Saturday, December 13, 2008
You may want to mark your calendars for next June's AALS Workshop on Transactional Law, June 10-12, in scenic Long Beach, California. If you go, keep your eyes open for flying buses and '67 Shelby GTs. (Both scenes are set in or entering Long Beach; and yes, the dialogue in the second one is in Español.) The workshop is part of the AALS Mid-Year Meeting. Program details are not yet available on the AALS web site. However, the November AALS News provides the following description, as well as a list of topic and speakers and registration information that you can access by clicking this link.
“Transactional law” refers to the various substantive legal rules that influence or constrain planning, negotiating, and document drafting in connection with business transactions, as well as the “law of the deal” (i.e., the negotiated contracts) produced by the parties to those transactions. Traditionally, the law school curriculum has emphasized litigation over transactional law. However, many modern lawyers serve corporate clients, and a significant percentage of lawyers engage in some form of transactional practice. Hence, law schools must place greater emphasis on training law students to be transactional lawyers, and should support law faculty engaged in scholarship focused on transactional law. To this end, in 1994, the AALS held a workshop on the transactional approach to law, which sparked experimentation and innovation in teaching and scholarship related to transactional law. Since that time, there have been significant developments in transactional law. This Workshop not only will take stock of those developments, but also will enable participants to gain some in-depth perspective regarding the relative benefits and drawbacks of those developments.

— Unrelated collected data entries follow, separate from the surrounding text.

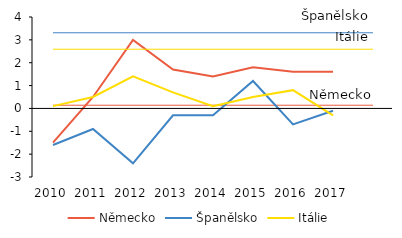
| Category | Německo | Německo průměr | Španělsko | Španělsko průměr | Itálie | Itálie průměr |
|---|---|---|---|---|---|---|
| 2010 | -1.5 | 0.14 | -1.6 | 3.31 | 0.1 | 2.59 |
| 2011 | 0.5 | 0.14 | -0.9 | 3.31 | 0.5 | 2.59 |
| 2012 | 3 | 0.14 | -2.4 | 3.31 | 1.4 | 2.59 |
| 2013 | 1.7 | 0.14 | -0.3 | 3.31 | 0.7 | 2.59 |
| 2014 | 1.4 | 0.14 | -0.3 | 3.31 | 0.1 | 2.59 |
| 2015 | 1.8 | 0.14 | 1.2 | 3.31 | 0.5 | 2.59 |
| 2016 | 1.6 | 0.14 | -0.7 | 3.31 | 0.8 | 2.59 |
| 2017 | 1.6 | 0.14 | -0.1 | 3.31 | -0.3 | 2.59 |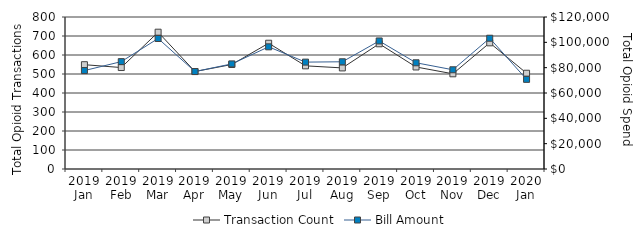
| Category | Transaction Count |
|---|---|
| 2019 Jan | 549 |
| 2019 Feb | 534 |
| 2019 Mar | 720 |
| 2019 Apr | 513 |
| 2019 May | 550 |
| 2019 Jun | 662 |
| 2019 Jul | 543 |
| 2019 Aug | 532 |
| 2019 Sep | 659 |
| 2019 Oct | 537 |
| 2019 Nov | 501 |
| 2019 Dec | 664 |
| 2020 Jan | 504 |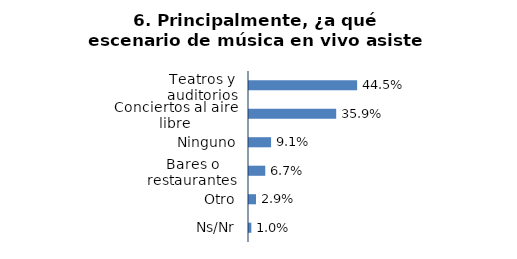
| Category | Series 0 |
|---|---|
| Teatros y auditorios | 0.445 |
| Conciertos al aire libre | 0.359 |
| Ninguno | 0.091 |
| Bares o restaurantes | 0.067 |
| Otro | 0.029 |
| Ns/Nr | 0.01 |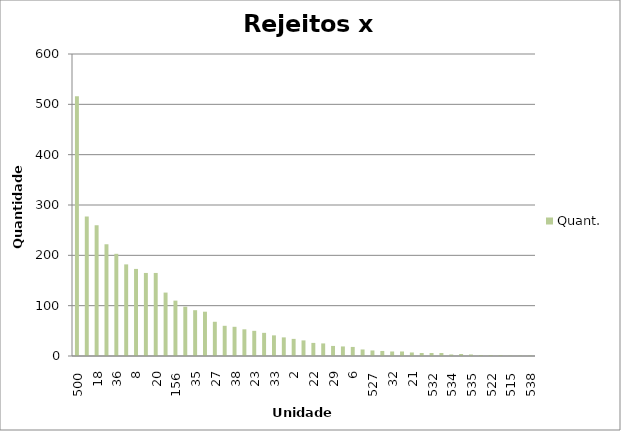
| Category | Quant. |
|---|---|
| 500.0 | 516 |
| 3.0 | 277 |
| 18.0 | 260 |
| 30.0 | 222 |
| 36.0 | 203 |
| 10.0 | 182 |
| 8.0 | 173 |
| 26.0 | 165 |
| 20.0 | 165 |
| 9.0 | 126 |
| 156.0 | 110 |
| 25.0 | 98 |
| 35.0 | 91 |
| 15.0 | 88 |
| 27.0 | 68 |
| 11.0 | 60 |
| 38.0 | 58 |
| 31.0 | 53 |
| 23.0 | 50 |
| 37.0 | 46 |
| 33.0 | 41 |
| 542.0 | 37 |
| 2.0 | 34 |
| 5.0 | 31 |
| 22.0 | 26 |
| 4.0 | 25 |
| 29.0 | 20 |
| 72.0 | 19 |
| 6.0 | 18 |
| 501.0 | 13 |
| 527.0 | 11 |
| 524.0 | 10 |
| 32.0 | 9 |
| 503.0 | 9 |
| 21.0 | 7 |
| 14.0 | 6 |
| 532.0 | 6 |
| 16.0 | 6 |
| 534.0 | 3 |
| 529.0 | 4 |
| 535.0 | 3 |
| 147.0 | 2 |
| 522.0 | 2 |
| 531.0 | 2 |
| 515.0 | 1 |
| 523.0 | 1 |
| 538.0 | 1 |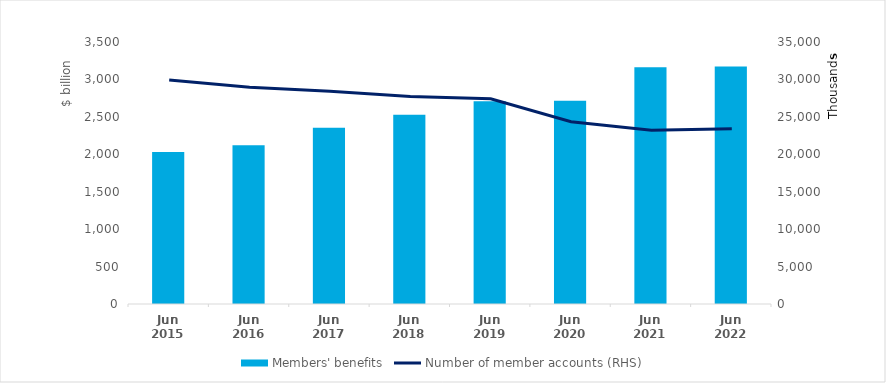
| Category | Members' benefits |
|---|---|
| 0 | 2029.3 |
| 1 | 2121.5 |
| 2 | 2355.6 |
| 3 | 2528.8 |
| 4 | 2707.2 |
| 5 | 2715.2 |
| 6 | 3163.6 |
| 7 | 3171.9 |

Law schools have attempted to respond to the demand for increased transactional training in a variety of ways, from integrating transactional law into traditional law school courses to developing stand alone “Deals” or “Business Planning” courses. A number of law schools have developed innovative programs in transactional law. This Workshop will enable participants to discuss specific methods of teaching transactional skills with an eye towards ferreting out best practices. Should professors interested in teaching transactional law focus on substantive law, “transactional skills,” (i.e., planning, negotiating, and drafting), economic or other theories of business transactions, or all of the above? Should transactional skills be taught in separate courses or integrated into substantive courses? If taught in separate courses, should such courses be part of the first-year curriculum, integrated throughout the three years, or focused on the upper-level curriculum? How do you modify or supplement the traditional case method to teach students useful transactional skills? The Workshop also will explore the challenges and benefits that arise for those who write or would like to write transactional scholarship. And as initial matter, the Workshop will address how best to define “transactional scholarship” in a way that accurately captures the potential breadth and depth of transactional law, and how transactional scholarship differs from traditional legal scholarship.
The Workshop also will explore best practices for writing scholarship in this area, including methodologies for researching the legal, financial and practical effects of various corporate transactions. The Workshop will feature concurrent works-in-progress sessions, enabling participants to exchange ideas and insights regarding new scholarship related to transactional law.
One important goal of the Workshop is to bring together faculty from different doctrinal areas of law, including faculty who teach in the clinical setting. Transactional law touches many substantive areas of law, and it is closely identified with bankruptcy, business associations, contracts, commercial law, intellectual property, labor and employment law, securities regulation, and taxation. The Workshop will provide a unique opportunity for faculty members to make connections between their primary fields and transactional law, and thus should appeal to a broad spectrum of scholars and teachers.